Course Prerequisites
An introductory course in probability and statistics (STATS 67). Courses in calculus (MATH 2B), linear algebra (MATH 3A or I&C SCI 6N), and discrete mathematics (I&C SCI 6B, I&C SCI 6D). Homework assignments require some Python programming experience, and knowledge about basic data structures and algorithms.
Reference Materials
There is no required textbook for CS178. The lecture calendar links to supplemental notes for some topics. Lectures are generally self-contained, but for additional background reading, the following references are freely available online:
- Daume, A Course in Machine Learning Links to an external site..
- Barber, Bayesian Reasoning and Machine Learning Links to an external site..

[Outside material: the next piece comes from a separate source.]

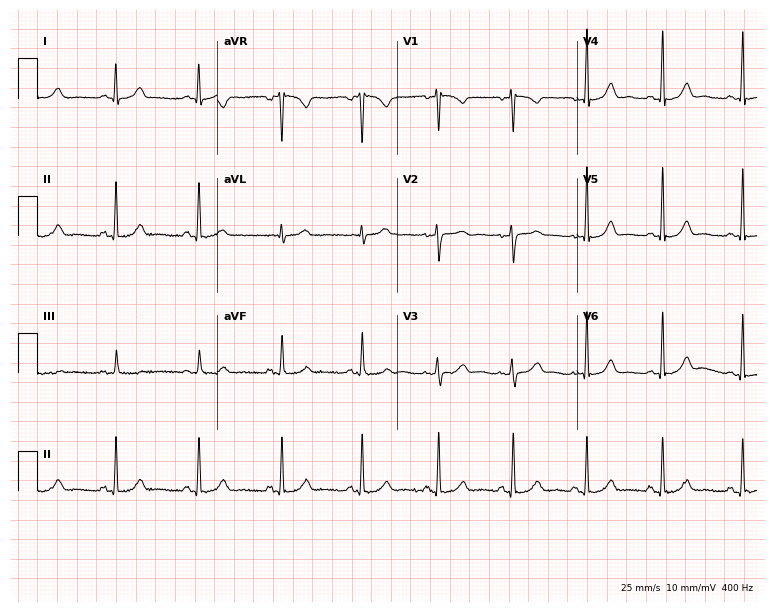
Electrocardiogram, a 34-year-old female. Of the six screened findings (first-degree AV block, right bundle branch block, left bundle branch block, sinus bradycardia, atrial fibrillation, sinus tachycardia), none is recorded.

- Hastie, Tibshirani, and Friedman, The Elements of Statistical Learning Links to an external site..
- MacKay, Information Theory, Inference, and Learning Algorithms Links to an external site..
The following print textbooks are good quality, but in some cases more advanced or mathematical than this course:
- Bishop, Pattern Recognition and Machine Learning Links to an external site..
- Murphy, Machine Learning: A Probabilistic Perspective Links to an external site..
- Duda, Hart, and Stork, Pattern Classification Links to an external site..
- Rogers and Girolami, A First Course in Machine Learning Links to an external site..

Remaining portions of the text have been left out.